In parallel, she curated several exhibitions, including the Polynesian representation at the Révélations art fair in Paris and “Maro‘ura, a Polynesian Treasure” at the Musée du Quai Branly – Jacques Chirac.

=== Curatorial activities (since 2023) ===
In November 2023, Bono left the directorship to focus on artistic and curatorial projects and on promoting Polynesian artists across the Pacific and Europe. She participated in both Talanoa Forum initiatives led by artist Yuki Kihara—at the Venice Biennale (2020) and at Sydney's Powerhouse Museum (2023)—and contributed to international publications.

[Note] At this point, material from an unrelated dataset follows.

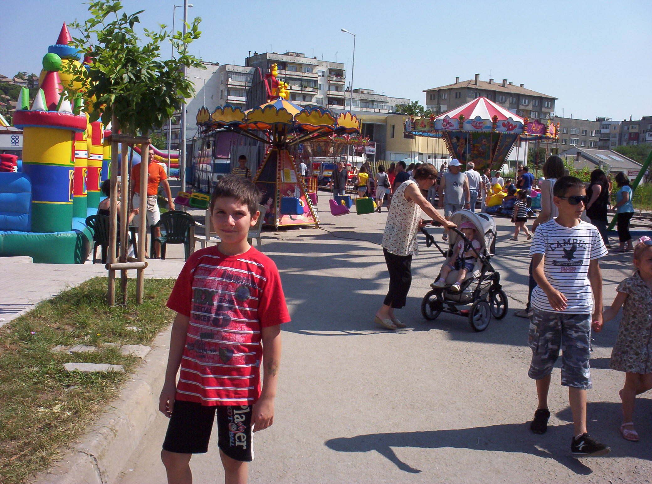 Панаирът в гр. Попово, 2011 г.
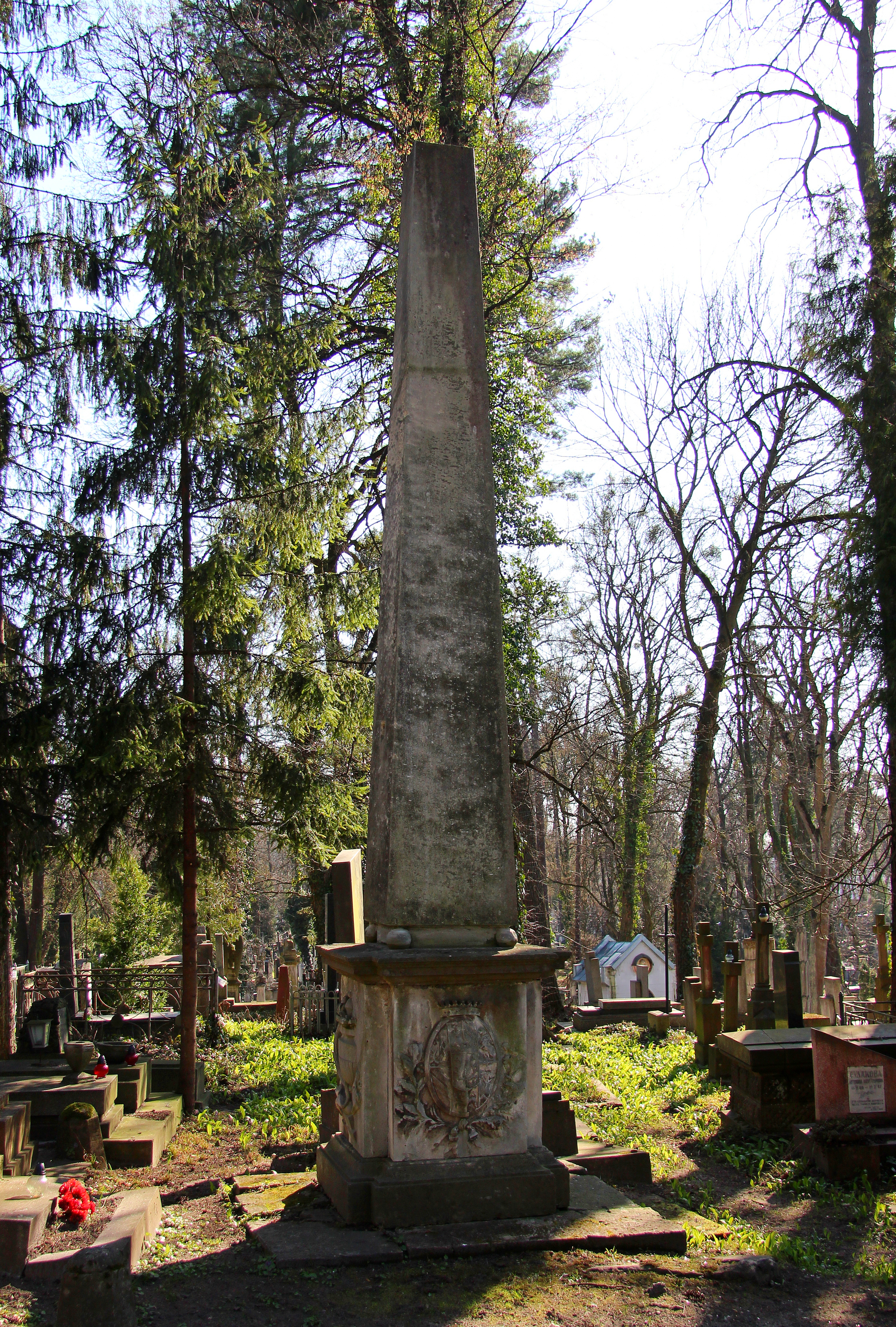 Пам'ятник на могилі губернатора Йоганна Гайсрука.Личаківський цвинтар , поле № 10.

In 2024, she was a speaker for the exhibition GAUGUIN’S WORLD: Tōna Iho, Tōna Ao at the National Gallery of Australia (Canberra), in connection with the Savage Klub and its founder Rosanna Raymond, and supported the participation of Tahitian artist Tahe Drollet. The exhibition later traveled to the Museum of Fine Arts, Houston, where she gave a lecture promoting an Indigenous artistic perspective beyond post-Gauguin readings. She also contributed to curatorial thinking for the Queensland Triennial towards Polynesian participation in 2027, and collaborated on Tau o Mai | Journeys with Mai at the Fitzwilliam Museum (University of Cambridge) with Hinatea Colombani and Tahe Drollet (selection of works and label writing). She is also preparing, with the Tahiti Podcast label, a youth fiction podcast about Mai.

== Podcasts ==
In 2019, Bono launched Tahitian Talk, described as the first native Polynesian podcast devoted to creative processes in French Polynesia. In March 2020, during the first COVID-19 lockdown, she created Parau Tama, dedicated to Polynesian tales and legends. Building on these experiences, she co-founded the Tahiti Podcast label to produce programs in a similar spirit.

== Publications ==
- “The Oceanian Documentary Film: A New Form of Resistance”, Lagoonscapes, vol. 3, no. 2, 2023, pp. 286–292.
- “Rendre visible la diversité dans les musées”, Hommes & Migrations, no. 1340, 2023, pp. 65–71.
- With Tamara Maric, Marine Vallée, Vairea Teissier, Tara Hiquily, Mahinatea Gatien: “Repenser le musée de Tahiti et des Îles – Te Fare Manaha: genèse, histoire, bilan et perspectives d’un projet de rénovation”, Journal de la Société des Océanistes, no. 155, 2022, pp. 269–282.

== Honours ==
- Knight of the Ordre national du Mérite (2017).

- Knight of the Légion d'honneur (2025).

- Knight of the Ordre des Arts et des Lettres (2025).